> WHAT YOU HAVE TO DO
Output, word for word, the line that contains "sample: CA1 Hippocampus" and all lines after it in the records below, omitting pictures.

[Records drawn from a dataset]
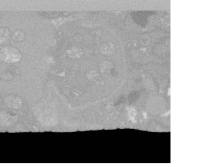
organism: C. elegans
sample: C. elegans oocyte; sperm cells
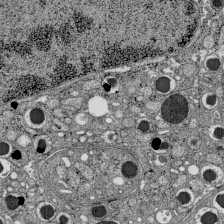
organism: C57BL Mouse
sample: Pancreatic islet
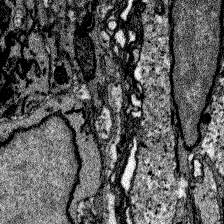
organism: Zebrafish
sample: Larval olfactory bulb
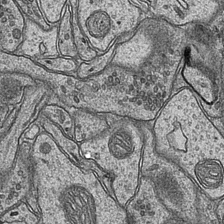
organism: Mouse
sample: CA1 Hippocampus
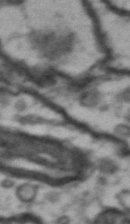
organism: Drosophila
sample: Brain
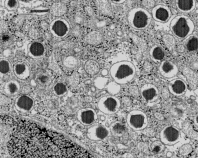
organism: C57BL Mouse
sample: Pancreatic islet
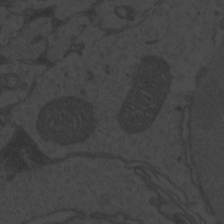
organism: Zebrafish
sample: Macrophage infected with Toxoplasma gondii
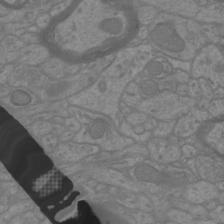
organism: Mouse
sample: Cortical neurons
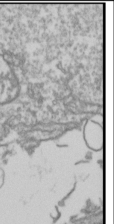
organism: Drosophila
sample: Cell division; meiosis; drosophila spermatocytes
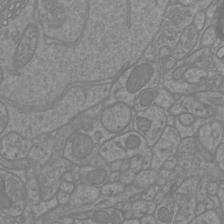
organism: Mouse
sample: Cortical neurons
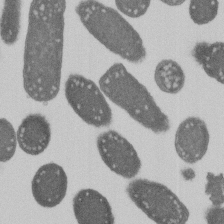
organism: E. coli
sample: Bacterial nucleoid
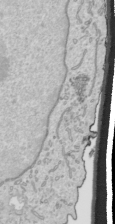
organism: Human
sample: Mitochondria in HCT116 cells
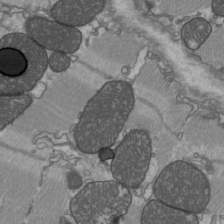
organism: C57BL Mouse
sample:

> COMPLETED EXERCISE
sample: CA1 Hippocampus
organism: Drosophila
sample: Brain
organism: C57BL Mouse
sample: Pancreatic islet
organism: Zebrafish
sample: Macrophage infected with Toxoplasma gondii
organism: Mouse
sample: Cortical neurons
organism: Drosophila
sample: Cell division; meiosis; drosophila spermatocytes
organism: Mouse
sample: Cortical neurons
organism: E. coli
sample: Bacterial nucleoid
organism: Human
sample: Mitochondria in HCT116 cells
organism: C57BL Mouse
sample:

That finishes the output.